On Friday the U.S. House of Representatives voted to strip Planned Parenthood of all federal funding. Why?

Every year, Planned Parenthood provides 1 million cancer screenings, 830,000 breast exams, 4 million tests and treatments for STDs, educational programs to 1.2 million young people, and contraception to 2.5 million people.

Every year, Planned Parenthood prevents 612,000 unintended pregnancies. For every dollar spent on family planning assistance, the government makes back $4 in savings from Medicaid. Why then, would anyone want to cut this vital program? Does Congress really care so much about abortions (which are not included in Title X funding and only represent 3 percent of Planned Parenthood’s services, anyway) that it is willing to sacrifice the health of millions of Americans?

At this point, any legislation limiting abortion or family planning or sex education has nothing to do with abortion and everything to do with controlling women. A 2007 World Health Organization study found that the rate of abortion in countries where the procedure was illegal is almost identical to the abortion rate in countries where it is legal.

Making abortion illegal does not stop it from occurring — it just drives it underground and makes it more dangerous. It is estimated that without family planning assistance, the U.S. abortion rate would be two-thirds higher than it is today. Planned Parenthood saves lives and prevents abortions.

While there are many respectable people who honestly feel abortion is immoral and support policies known to actually have an effect on abortion rates (such as comprehensive sex ed and birth control), the anti-choicers in Congress are not these people. They may hide behind rhetoric about the “sanctity of life,” but they do absolutely nothing to protect it.

These are the men (and a few women) who vote for unnecessary wars that lead to the deaths of hundreds of thousands of people, who vote to prevent affordable health care, who favor the death penalty, who feel that your right to own a gun is more important than your right to own your own body.

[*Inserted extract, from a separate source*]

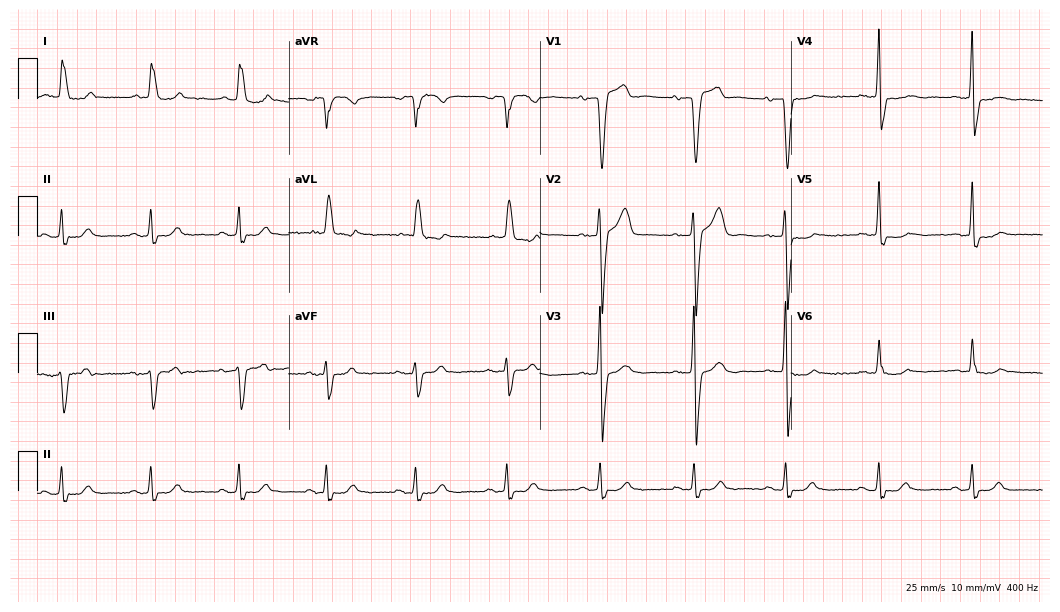
Standard 12-lead ECG recorded from a man, 66 years old. The tracing shows left bundle branch block (LBBB).
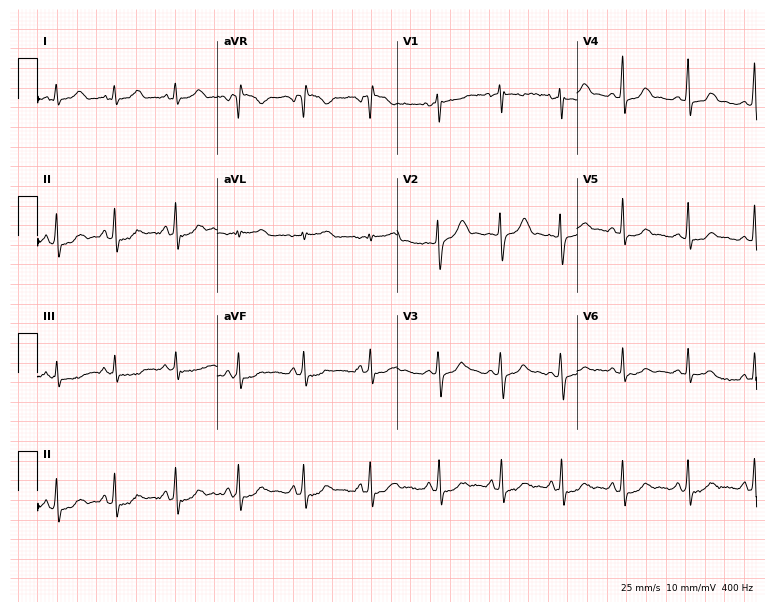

They cut funding for programs that feed poor children, while vetoing tax increases for the super rich. They could not care less about the “sanctity of life.”

These men would love to see things go back to the days before Roe v. Wade. Through their legislative actions, they are saying they do not care that criminalizing abortion does not stop the procedure from being performed, or that women frequently die when trying to obtain illegal abortions. They are saying they want to punish us for having sex lives in the first place, and are appalled that women take control of their own lives, bodies and sexuality. This legislation represents nothing more than the most immature anger in response to a free and modern society in which they are no longer the sole masters.

But the women of this country will not go back. We will not go back to servile status, to forced pregnancy and certainly not to back alleys. We need to fight back. We need to scream and yell at the top of our lungs that we will not stand for this kind of attack.

For those who think this is a non-issue because the amendment still has to go to the Senate and the President: think again. Do not trust that this will end with a single House vote. This is all-out war on American women, waged by conservatives in Congress and elsewhere. This is just one of many assaults on women’s health and rights currently being introduced at both the federal and state level. Do not assume that the Senate and President will always vote in our favor. We need to take matters into our own hands.

If you haven’t already, sign the open letter to Congress being distributed by Planned Parenthood, share your Planned Parenthood stories, and consider making a donation. On Saturday there will be a rally in New York City, and many others are being planned across the country.

The conservatives in Congress have made their voices all too clearly heard. It is time for the women of this country, and all who support their equal rights, to answer.

Elizabeth Genné-Bacon is a first-year graduate student in the Department of Molecular, Cellular and Developmental Biology.